Par précaution, j'alerte mon dispositif gros bras, à savoir Olivier et mes frères, au cas où il faudrait aider la nature. Parfois, le petit hésite à se montrer, tant et si bien que la mère se fatigue,  et ne pousse plus assez pour accompagner la naissance. Il faut alors aider, tirer, au moyen d'une corde bien nouée autour des fameux boulets apparus. Respecter le bon angle, la bonne cadence, le rythme idoine. Surtout, ne jamais laisser le veau bloqué aux épaules, ou aux hanches. De vigoureuses tractions sont parfois nécessaires. Vigoureuses mais dosées, si l'on ne veut pas endommager l'une ou l'autre bête.





A Agorreta, bien avant moi, mon père, mon grand-père, ont assisté des vaches au vêlage. C'est toujours un moment un peu prenant, ce rendez-vous de la naissance. Une joie mêlée d'inquiétude, toujours. Parce-que tout ne se passe pas toujours bien.

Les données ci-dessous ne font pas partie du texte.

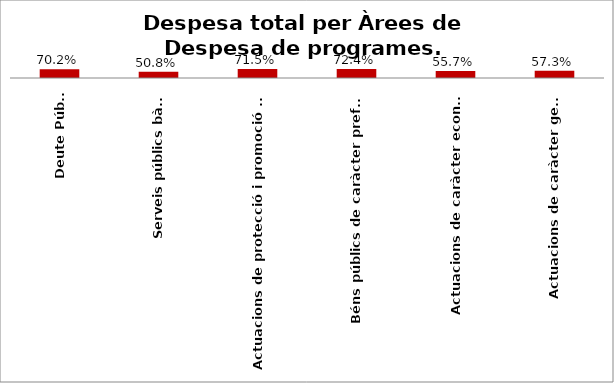
| Category | Series 0 |
|---|---|
| Deute Públic | 0.702 |
| Serveis públics bàsics | 0.508 |
| Actuacions de protecció i promoció social | 0.715 |
| Béns públics de caràcter preferent | 0.724 |
| Actuacions de caràcter econòmic | 0.557 |
| Actuacions de caràcter general | 0.573 |

Pour Pollita et son petit, tout s'est parfaitement déroulé, hier soir. Comme l'an dernier avec Rubita, celui-ci était au pis moins d'une heure après être venu au jour :




Le petit de Pollita, pour cette année, est un mâle. Il vivra quelques mois à Agorreta. Son destin sera bref, mais je le lui ferai agréable.






Dans le petit matin sombre, notre petit veau va déjà courir la campagne, aux côtés de sa mère.
Lumineux de son front immaculé, ce petit de quelques heures cherche déjà les limites de son périmètre.
Pollita le veille. Encore une fois, elle se montre parfaite.
Ma Pollita est une vraie reine. Si le destin programmé de son petit est implacablement borné dans le temps et l'espace, le sien sera long, je l'espère à Agorreta.
Une vache peut vivre jusqu'à vingt ans.
Mon avenir d'éleveuse ne pourra raisonnablement pas aller au delà.
Nous vieillirons ensemble, et finirons nos carrières de même, elle et moi...

Une naissance de plus à Agorreta, idéalement déroulée.

J'aime ces moments, j'aime cette tension positive. 
La vue et l'odeur de ce sang, de ces chairs distendues, de ces amas bistres et lourds d'effluves primaires ne me rebutent pas. Ce si joli petit veau tout propre ce matin, attendrissant, est né de ce sang et de ces glaires épaisses. Parce-que la vie vient de là, de ce grouillement mou et fétide.
Le spectacle est peu ragoutant, sans doute, cru et incommodant, presque. Une vache mangeant les longs lambeaux de son placenta sanguinolent soulèverait facilement la nausée.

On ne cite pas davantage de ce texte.